Important properties of the filter are the degree of purification, high permeability, good reconditioning, high service life, and good corrosion resistance.

Materials with a high interconnected porosity could be used as a heat exchanger between a gas and a liquid or solid. Another application of the PM—is the heat pipes.

The efficiency of catalysis is critically dependent on the high magnitude of surface contact between the catalyst and the liquids or gases which are involved in the reaction. Therefore, the catalyst is a highly porous structure or, if not, is applied to a porous ceramic material. Porous metals may substitute ceramics, even if they cannot compete with it in the specific surface area, because they have high thermal conductivity and ductility. New area of catalysis at the nanoparticles is photocatalysis using semiconductor particles and nanostructured semiconductor films, which is promising, for example, for photochemical purification of wastewater from a variety of organic pollutants through their photocatalytic oxidation and mineralization.
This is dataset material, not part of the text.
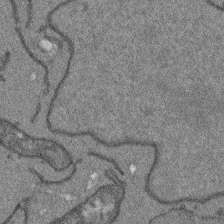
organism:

One of the oldest applications of porous powder metal materials is self-lubricating materials in which the oil is stocked in the pores between the particles and is released in the operation process during the heating, replacing the oil used in this manner. Furthermore, the porous materials can reduce unwanted liquid flow in partially filled containers.

The most common sound-absorbing materials are porous materials. Losses of sound energy in the PM occur due to viscous friction of air in the narrow pores of the material, as well as sequential compression and rarefaction of air in contact with the sound wave, which is accompanied by the air heating, and due to the reflection of sound waves from the gas, disposed in the pores of the material back to the source. To reduce noise, dual mufflers are used at both low and high frequencies. Porous materials may also restrain sudden pressure changes occurring in the compressors, or pneumatic devices.

Saturation of liquids with gas by passing it through a porous elements—an effective way to intensify the processes in chemical technology, biological treatment of wastewater, fine cleaning and disinfection of drinking water and process water, as well as food, pharmaceutical and microbiological industry, municipal and industrial water treatment systems.

Porous metals may be used to stop spread of flame in the fuel gases.

Porous fiber material from alloys of Fe–Cr–Al is used in the neutralization of exhaust gases of diesel automotive engines. Highly porous aluminum can ideally perform three functions: absorption of energy in emergency situations, sound isolation, and heat extraction.

Porous titanium is used for the manufacture of prosthetic or dental implants because of their biocompatibility with living tissues.